Actual token usage depends on the selected model and, in some cases:
- Image resolution
- Number of images
- Whether the model supports
detailcontrol - How the provider preprocesses images internally
If your requests become expensive or slow:
- Use fewer images
- Resize very large images before upload
- Crop to the relevant region when possible
- Use lower-detail image settings if your chosen model supports them
Limitations and Best Practices
- Use a model that explicitly supports image input. Not all chat models are vision-capable.
- Check the current model catalog before hard-coding a model name, because the available VLM list may change over time.

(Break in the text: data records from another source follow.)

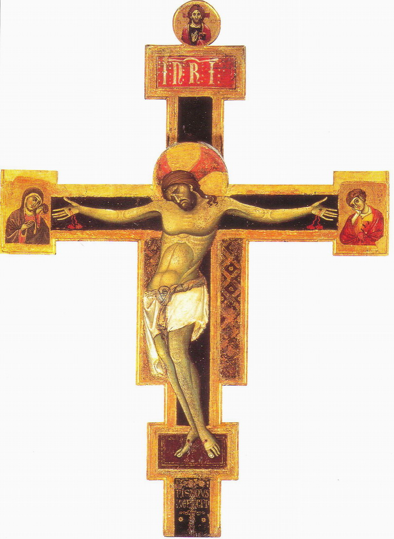 Giunta pisano, crocifisso di san ranieri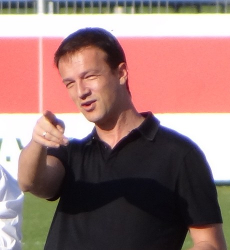 Fredi Bobic beobachtet das Training des VfB Stuttgart. Aufgenommen von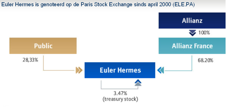 Aandeelhoudersstructuur Euler Hermes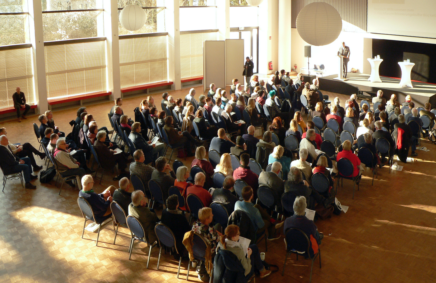 Fachforum zur Erinnerungskultur Bückeberg Hameln in der Alten Schwimmhalle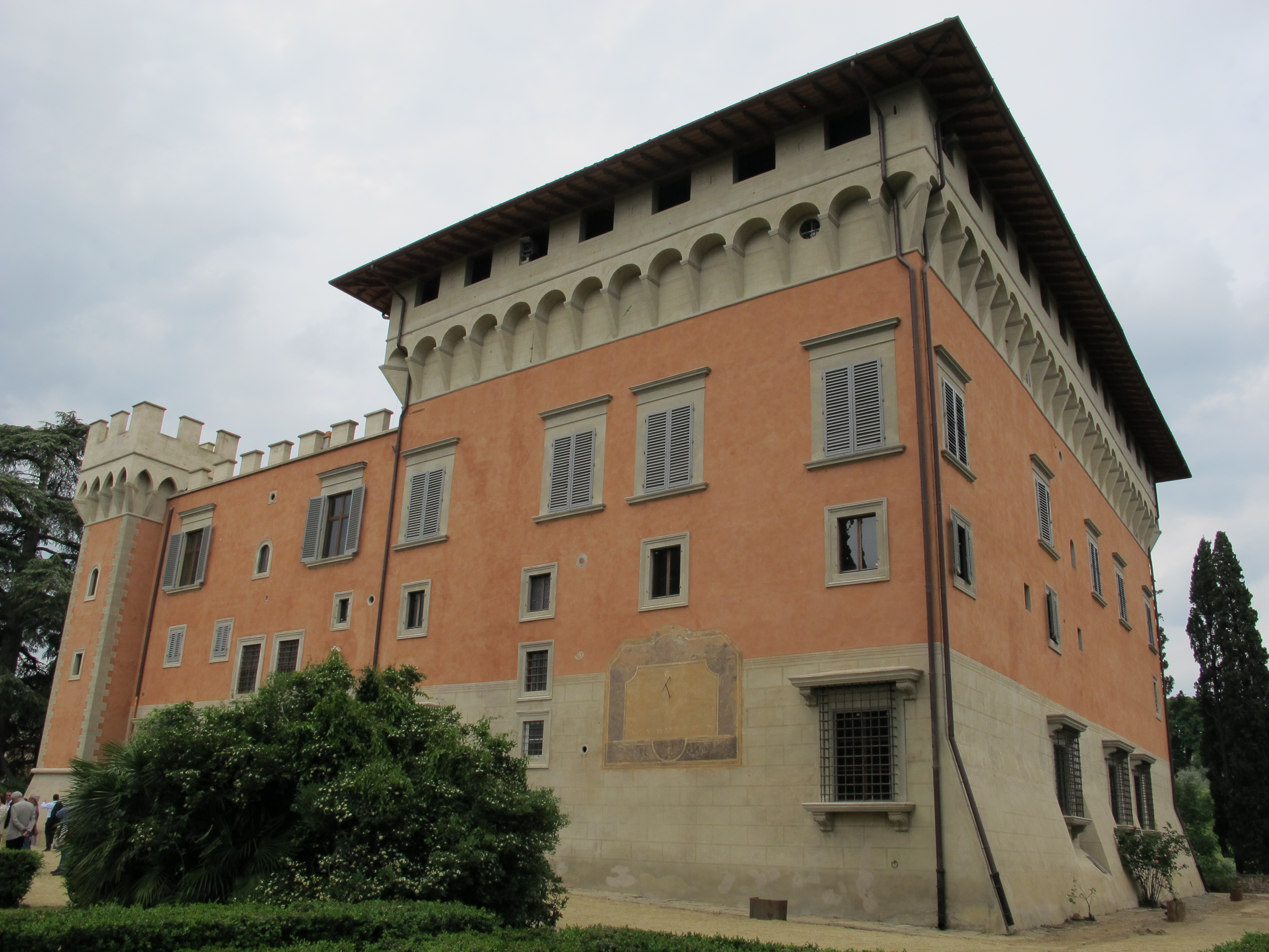 Villa salviati (dopo restauro)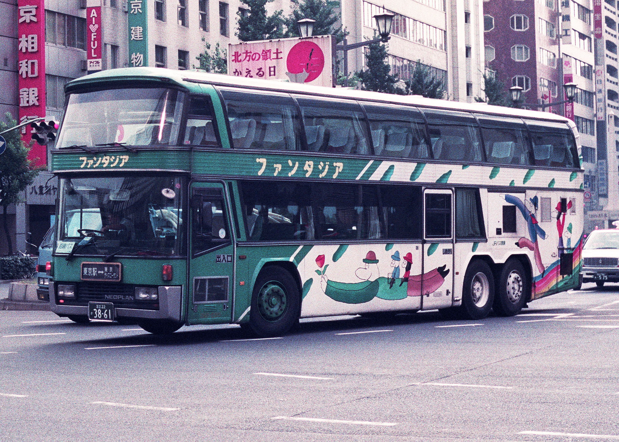 JRバス関東 ファンタジア ネオプラン スカイライナー N122/3.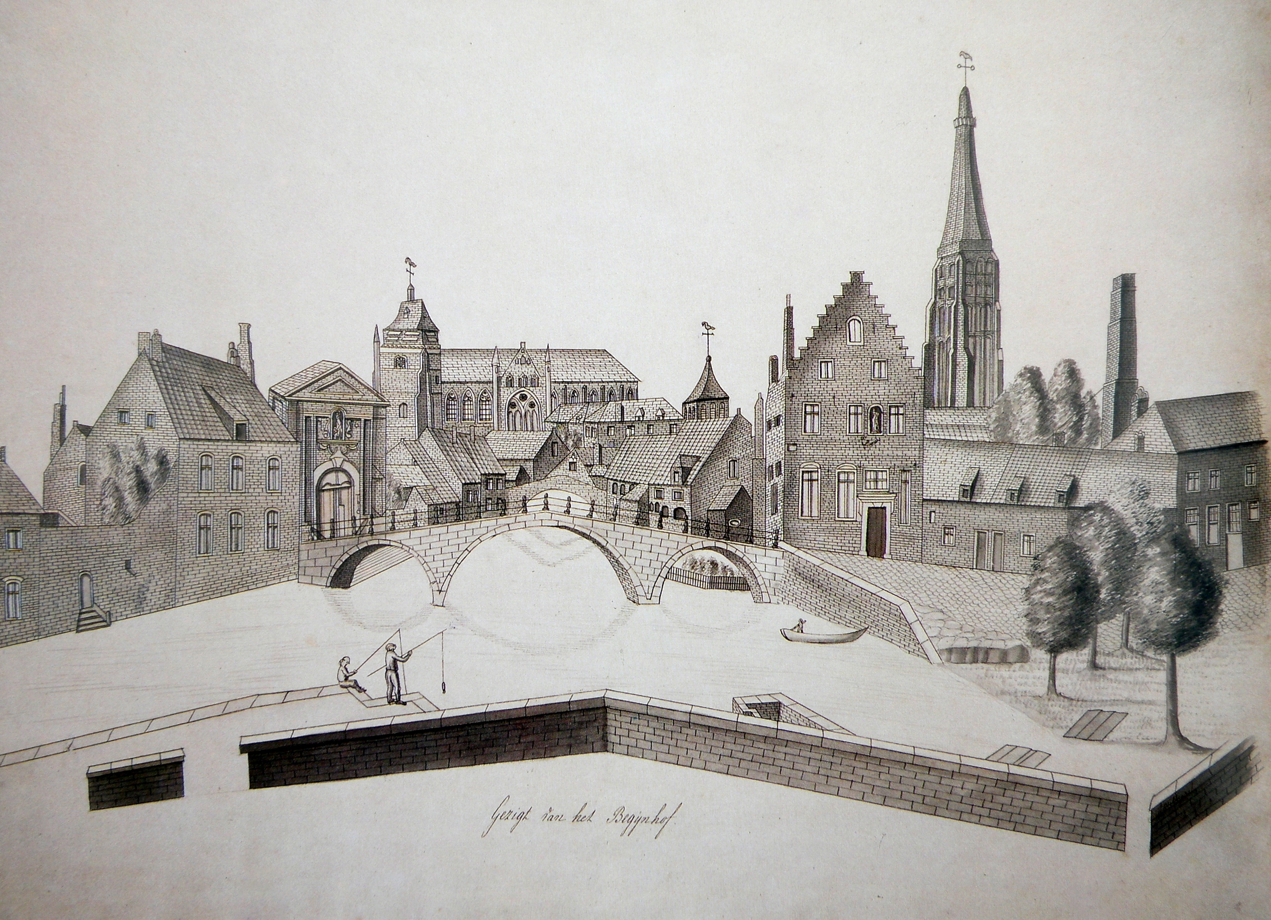 La Reie près du béguinage, par Jean-Jacques Gailliard (1801-1867), non daté (entre 1833 et 1839). Bruges Musées municipaux (Stedelijke Musea). Reproduit dans Marc Ryckaert, Historische stedenatlas van België. Brugge, éd. Crédit communal de Belgique, p. 34.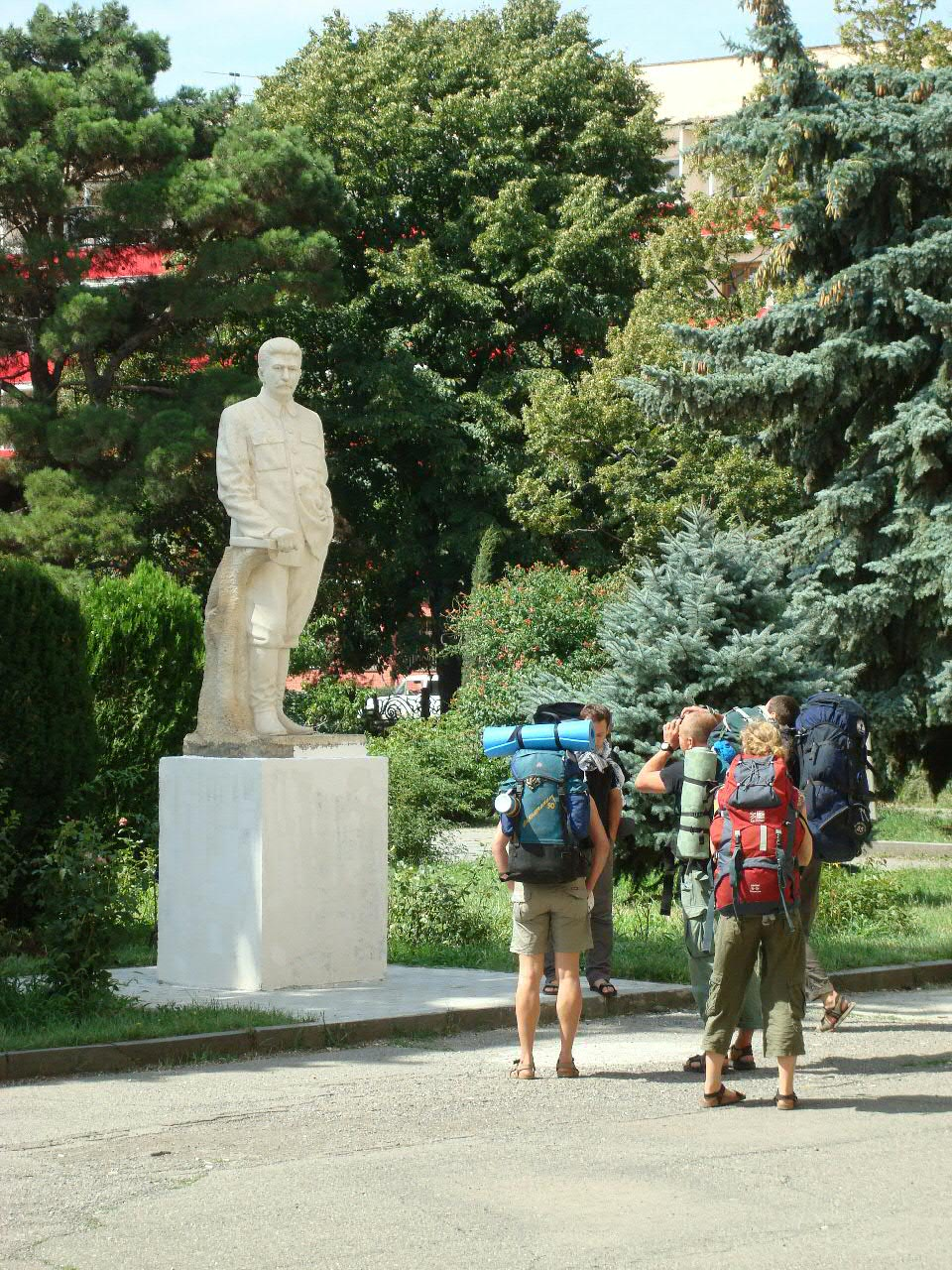 backpackers et Staline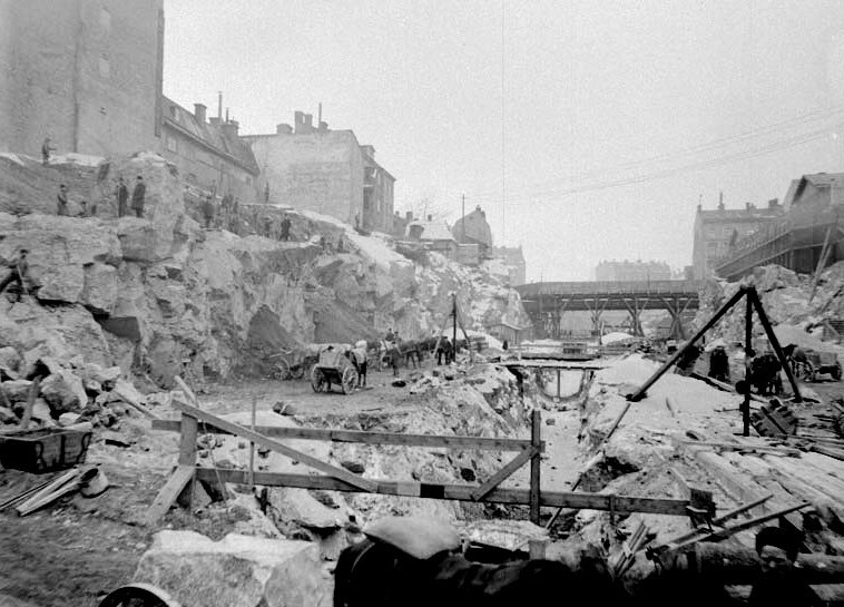 Kungsgatan i Stockholm under byggnad 1909

- Public image URLs should be directly accessible by the inference service.
- For local files, base64 data URLs are often the most reliable option.
- Very large images, too many images, or low-quality screenshots can reduce accuracy.
- Some models perform better on natural images, while others are stronger at documents, OCR, or charts.
- If you need strict machine-readable output, combine vision input with
response_format.
Choosing a Vision Model
When selecting a model, consider:
- Visual understanding quality
- OCR and document parsing performance
- Multi-image support
- Latency and cost
- Maximum context and image handling limits
If you are unsure which model to use, start by checking the current available models in your platform catalog and choose one that explicitly supports visual input.